### [Task details]
Transcribe exactly, and without pictures, only the lines from the one bearing "sample: Root tip" through the final line of the data below.

(Dataset entries)

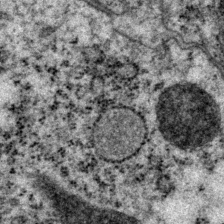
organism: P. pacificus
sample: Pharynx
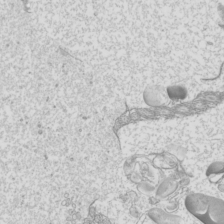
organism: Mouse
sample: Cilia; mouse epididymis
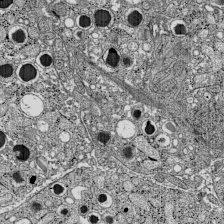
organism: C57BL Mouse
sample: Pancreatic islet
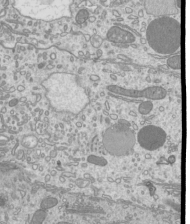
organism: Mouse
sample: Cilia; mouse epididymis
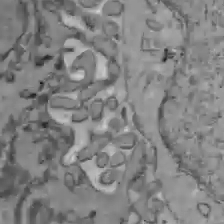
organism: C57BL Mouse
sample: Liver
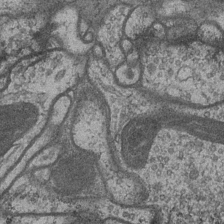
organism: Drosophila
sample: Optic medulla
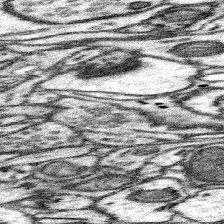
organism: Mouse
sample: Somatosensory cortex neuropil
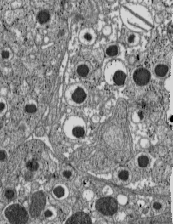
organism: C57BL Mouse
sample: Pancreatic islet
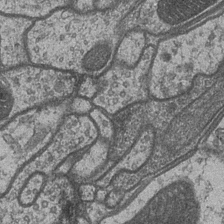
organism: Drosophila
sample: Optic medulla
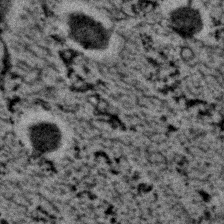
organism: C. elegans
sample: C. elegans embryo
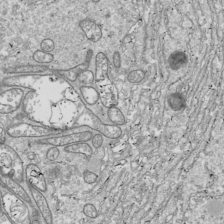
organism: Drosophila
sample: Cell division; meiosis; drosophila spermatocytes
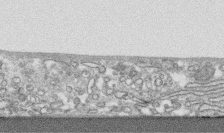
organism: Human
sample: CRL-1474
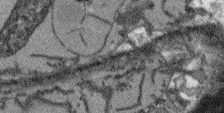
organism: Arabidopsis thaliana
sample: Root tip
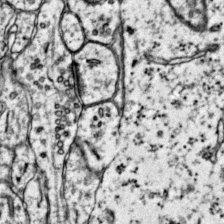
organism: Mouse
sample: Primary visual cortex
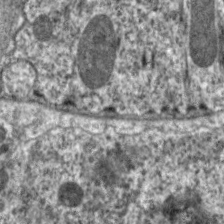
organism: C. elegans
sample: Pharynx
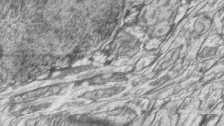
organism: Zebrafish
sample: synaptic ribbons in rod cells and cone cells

### [Exercise output]
sample: Root tip
organism: Mouse
sample: Primary visual cortex
organism: C. elegans
sample: Pharynx
organism: Zebrafish
sample: synaptic ribbons in rod cells and cone cells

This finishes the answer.